INDIANAPOLIS (AP) Linebacker D'Qwell Jackson won't watch the film of the Colts' regular-season meeting with the Bengals.

Defensive lineman Cory Redding isn't focused on it either.

Watching the game won't do them any good while preparing for Sunday's wild-card matchup with Cincinnati.

''Whatever happened in that game, you have to completely wipe it out,'' Jackson said Thursday. ''They're a completely different ballclub now.''

For Redding, that game is history.

''That's how many weeks ago? I don't pay attention or look at that stuff,'' Redding said. ''What we did in the past is in the past.''

When Indianapolis and Cincinnati met on Oct. 19, it was a 27-0 demolition by the Colts. Since then, things have changed.

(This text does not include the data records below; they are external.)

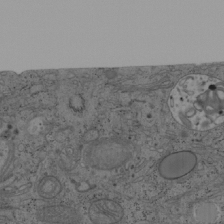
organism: Human
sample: HeLa cells
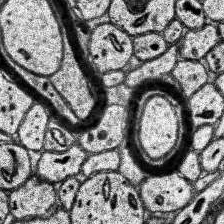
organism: Human
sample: Temporal Lobe
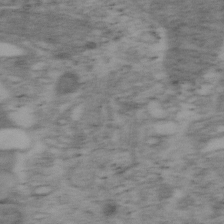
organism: Mouse
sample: OT-I killer T cells with ID8 ovarian cancer cells
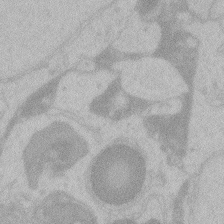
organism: Zebrafish
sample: Macrophage infected with Toxoplasma gondii
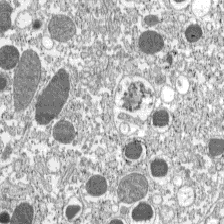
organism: C57BL Mouse
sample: Pancreatic islet
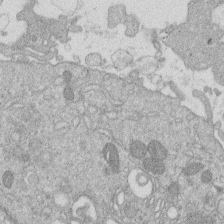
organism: Human
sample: Macrophage cells
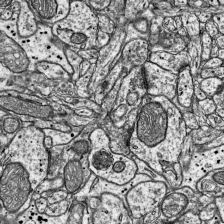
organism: Mouse
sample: Visual Cortex
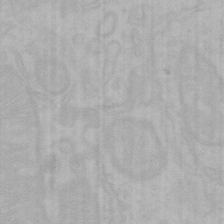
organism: Mouse
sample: Choroid plexus
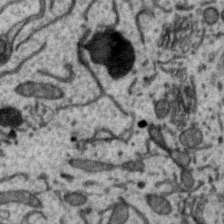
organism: Zebra finch
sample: Brain
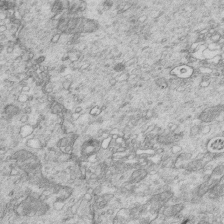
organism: Mouse
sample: Multiciliated cells

The Colts could see receiver A.J. Green for the first time if he is cleared from concussion protocol. Green was sidelined with a turf toe injury in the first meeting between the teams.

Linebackers Emmanuel Lamur and Rey Maualuga missed that game with injuries, too. Now quarterback Andrew Luck has more to pick through in Sunday's rematch.

''They do a great job of just making plays,'' Luck said. ''It seems like they have a great mix of good veterans, young guys that can play. We know every yard is tough against them.''

Indy's offensive line has been decimated by injuries. Meanwhile, the Bengals have gotten a stronger ground game out of Jeremy Hill.

The rookie running back wasn't on the Colts' radar in Week 7. He totaled just 155 yards rushing over the first five games of the year, and ran for 15 yards against the Colts.

Now, he leads all NFL rookies with 1,124 yards rushing and nine touchdowns on the ground, a threat the Colts (11-5) are preparing for.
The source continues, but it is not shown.